Ask HN: East bay vs SF vs Palo Alto - ashton77

So I'm moving to the bay area in July.. I'd like to live in a hacker friendly area where it'd be convenient/easy for me to network with other hackers.<p>Does it really matter? Or are there certain areas in the bay that are much more convenient for networking/startup related events than others..<p>I've been leaning towards the east bay but only because it looks like it offers the best combination of afford-ability and city living with good proximity to the city.<p>Any suggestions?
======
flignats
SF has great places like SOMA, but if you stick around Mountain View and Palo
Alto you will be in the heart of Silicon Valley. You'll find a lot of meetups
in those three places. East Bay is where I live. It also has meetups, but not
nearly as many. However, It takes me 15 minutes to get into Palo Alto and it
is a lot cheaper to live over here than in those other places. When I go to SF
I would rather take Bart in than drive. Parking can be such a huge bitch if
there is a game going on. So, I am close to Bart and it takes me 40min to get
into SF when I need to, which is a couple times a week. It's around $80 for a
monthly pass on Bart.

------
russell
Web type jobs are in SF. The Peninsula has web jobs and non-web jobs but still
cutting edge.
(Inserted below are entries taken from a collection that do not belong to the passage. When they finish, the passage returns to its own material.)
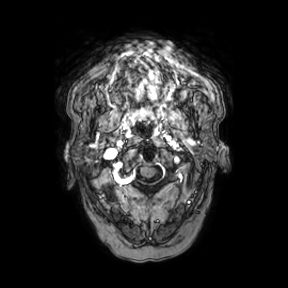
modality: 3 Tesla brain MRI
series: axial
study: ring-enhancing brain masses
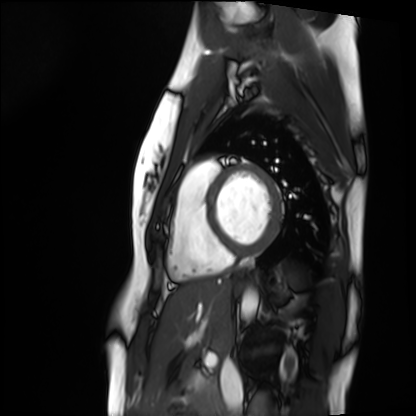
Summary: Cardiac MRI. Subject group: healthy volunteer.
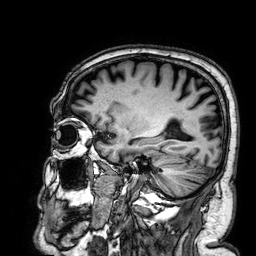
Case summary: 3 Tesla brain MRI. Series: 3D T1-weighted. Study: ring-enhancing brain masses.
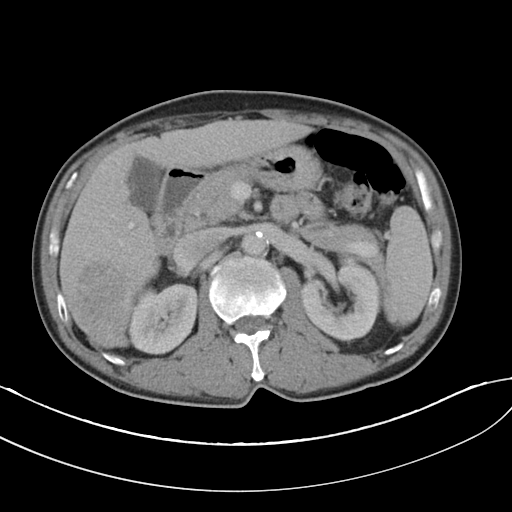
modality: multiphase abdominal CT, liver, portal venous phase; patient: male, age 52.
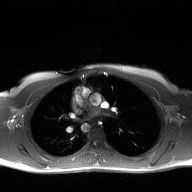
modality: 2D phase-contrast cine MRI of the ascending aorta
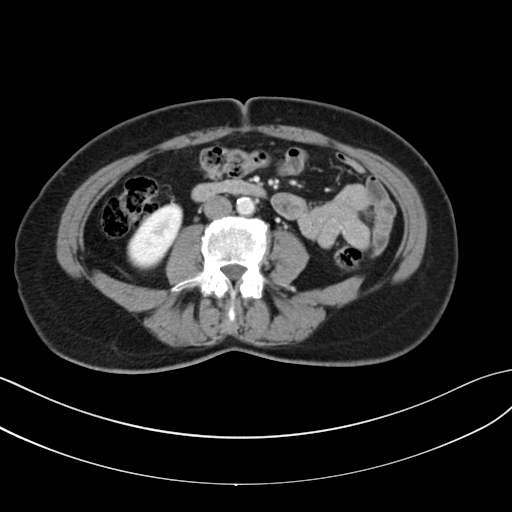
Summary:
Multiphase abdominal CT, liver, portal venous phase. Patient: female, age 62. History: prior chemotherapy.
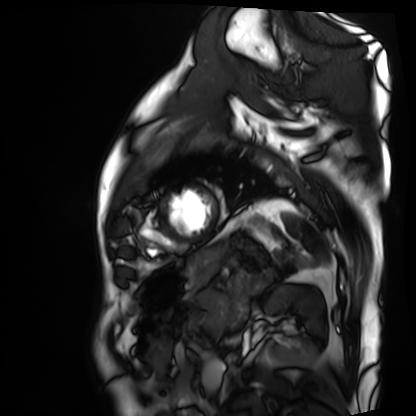
{"modality": "cardiac MRI", "cohort": "patient"}
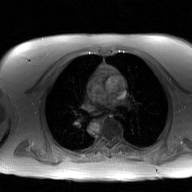
modality=2D phase-contrast cine MRI of the ascending aorta, GAN super-resolution reconstruction.
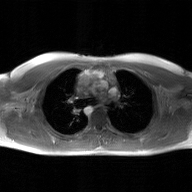
2D phase-contrast cine MRI of the ascending aorta, GAN super-resolution reconstruction.
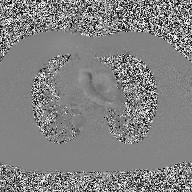
modality=2D phase-contrast cine MRI of the ascending aorta.
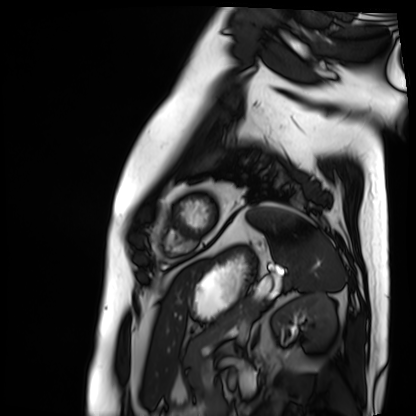
Cardiac MRI. Subject group: patient.
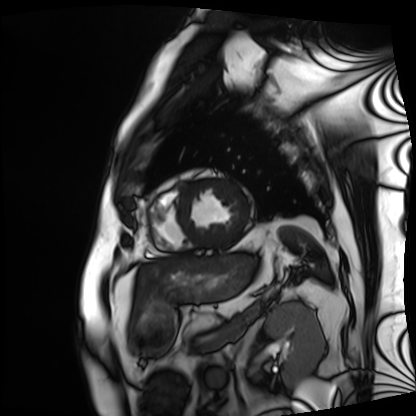
Summary: Cardiac MRI. Subject group: patient.
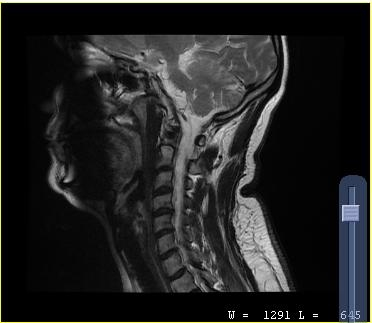
modality = MRI of the cervical spine
study = cervical spondylosis
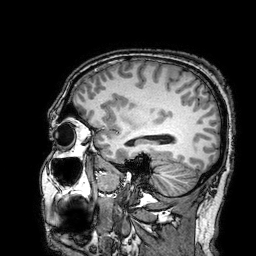
3 Tesla brain MRI. Series: 3D T1-weighted turbo field echo with SENSE. Study: ring-enhancing brain masses.
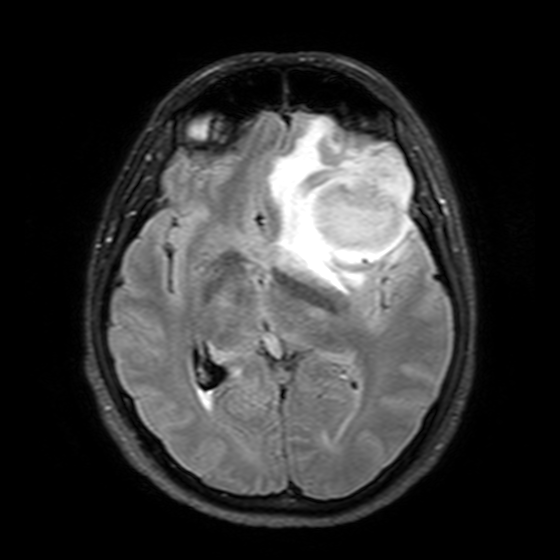
Q: What kind of scan is this?
A: 3 Tesla brain MRI.
Q: Series?
A: T2-weighted FLAIR.
Study: ring-enhancing brain masses.
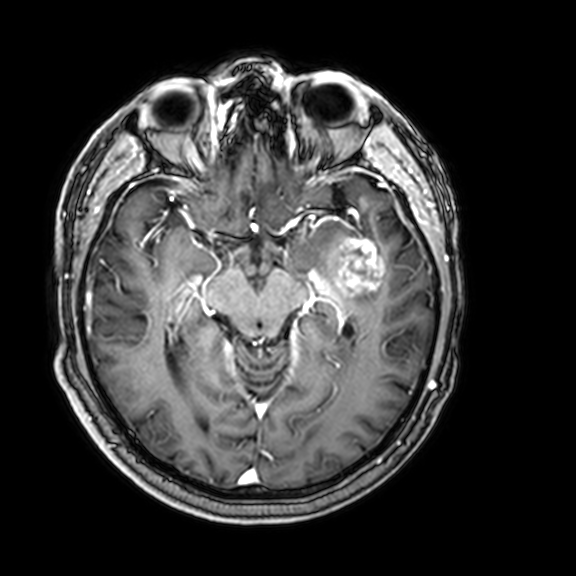
modality = 3 Tesla brain MRI; series = 3D T1-weighted with CLEAR; study = ring-enhancing brain masses.
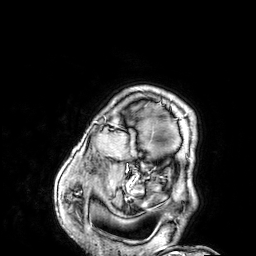
Clinical context:
3 Tesla brain MRI. Study: ring-enhancing brain masses.
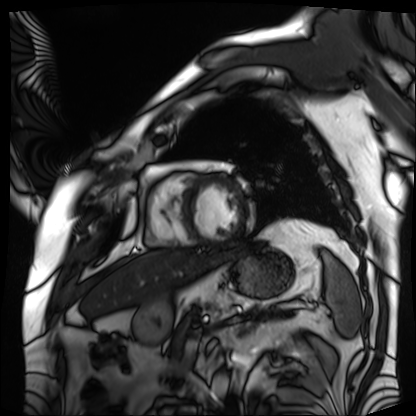
| field | value |
|---|---|
| modality | cardiac MRI |
| subject group | patient |
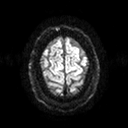
• modality — 3 Tesla brain MRI
• series — diffusion tensor imaging (medium iso)
• study — ring-enhancing brain masses
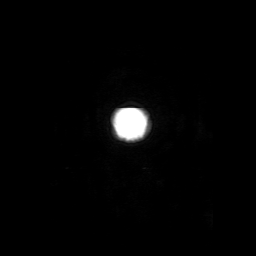
modality = 3 Tesla brain MRI
series = 3D T1-weighted with SENSE
study = ring-enhancing brain masses
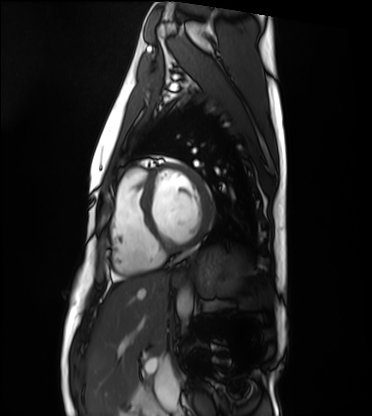
{"modality": "cardiac MRI", "cohort": "healthy volunteer"}
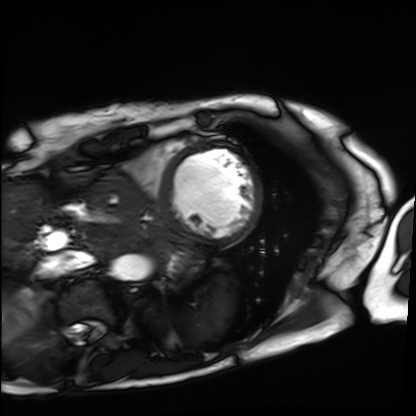
| field | value |
|---|---|
| modality | cardiac MRI |
| subject group | patient |
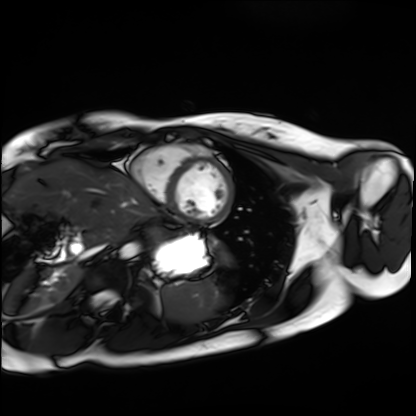
Cardiac MRI. Subject group: healthy volunteer.
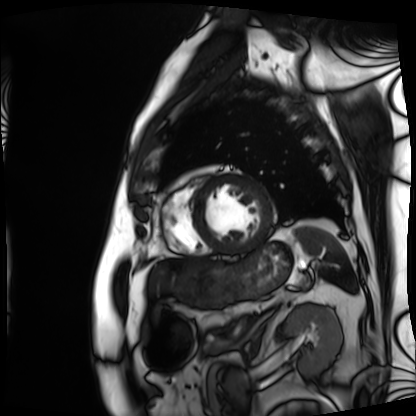
- modality: cardiac MRI
- subject group: patient
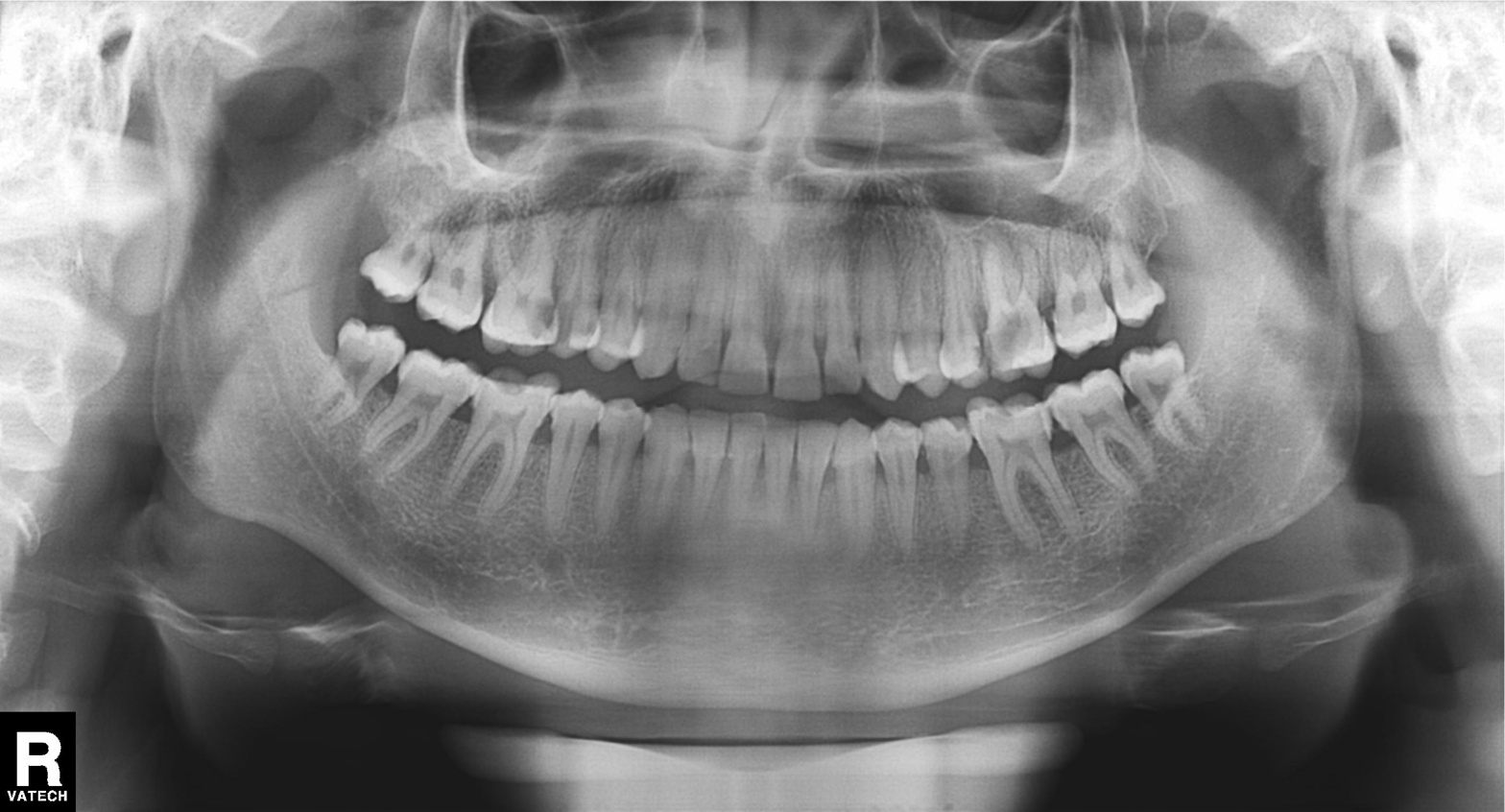
Clinical context:
Panoramic dental radiograph (orthopantomogram).
Diagnosis:
Tooth impaction.
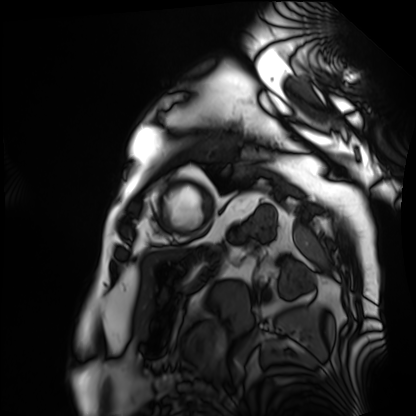
Summary:
Cardiac MRI. Subject group: patient.
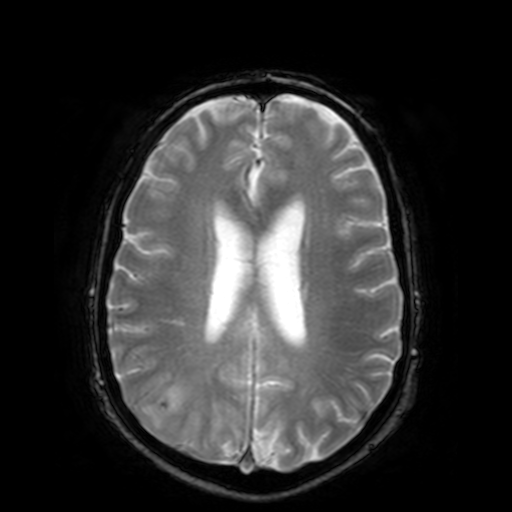
3 Tesla brain MRI. Series: T2-weighted fast field echo. Study: ring-enhancing brain masses.
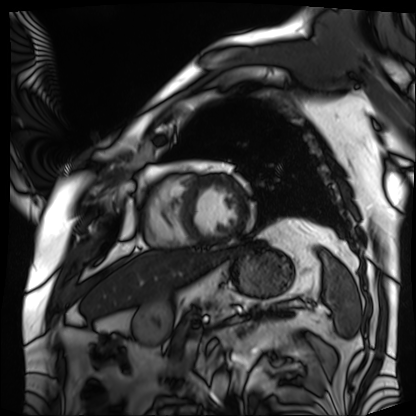
Cardiac MRI. Subject group: patient.

The East Bay much less so. I would NOT recommend commuting from
Berkeley to Palo Alto. I've lived in all 3 places and much prefer the Palo
Alto area. My son OTOH prefers SF.

------
codenerdz
Id definitely focus on San Francisco & Peninsula(area between SF & Palo Alto).
Most of the jobs will be in these two areas(sorry east bay,but emphasis is on
most).

While living in San francisco is convenient, the areas with nice climate are
generally more expensive(SOMA, Portrero Hill). But youre in the middle of
startup hustle and bustle...

If you get a place in the Peninsula near a Caltrain or a Bart Station, you can
get to South of Market/Downtown in no more than 25 minutes(Baby bullet express
from San Mateo to SF).

------
keefe
I've lived in Berkeley, SOMA, Mountain View, now in san jose.

I'd recommend you live at the tail end of bart in the peninsula. Technical
networking tends to be better in sbay but the most interesting events are in
sf. East bay doesn't compare unless you're somehow involved with ucb.

------
drudru11
Sf is slightly more hipster than PA. More networking events are in SF. Pa has
more of a stanford feel.

Both are very strong, for starting a company.

------
mbenjaminsmith
Don't have any suggestions as I was going to ask the same thing (looking at
July as well).

------
BenSchaechter
I live within walking distance of downtown Palo Alto and really enjoy it. It's
cheaper than San Francisco in most instances and you still have a high
concentration of startup people. You can't go more than a few blocks without
seeing a YC-er.

Of course, you don't have the massive social scene of San Francisco, but
you're a quick ~30 minute CalTrain ride away.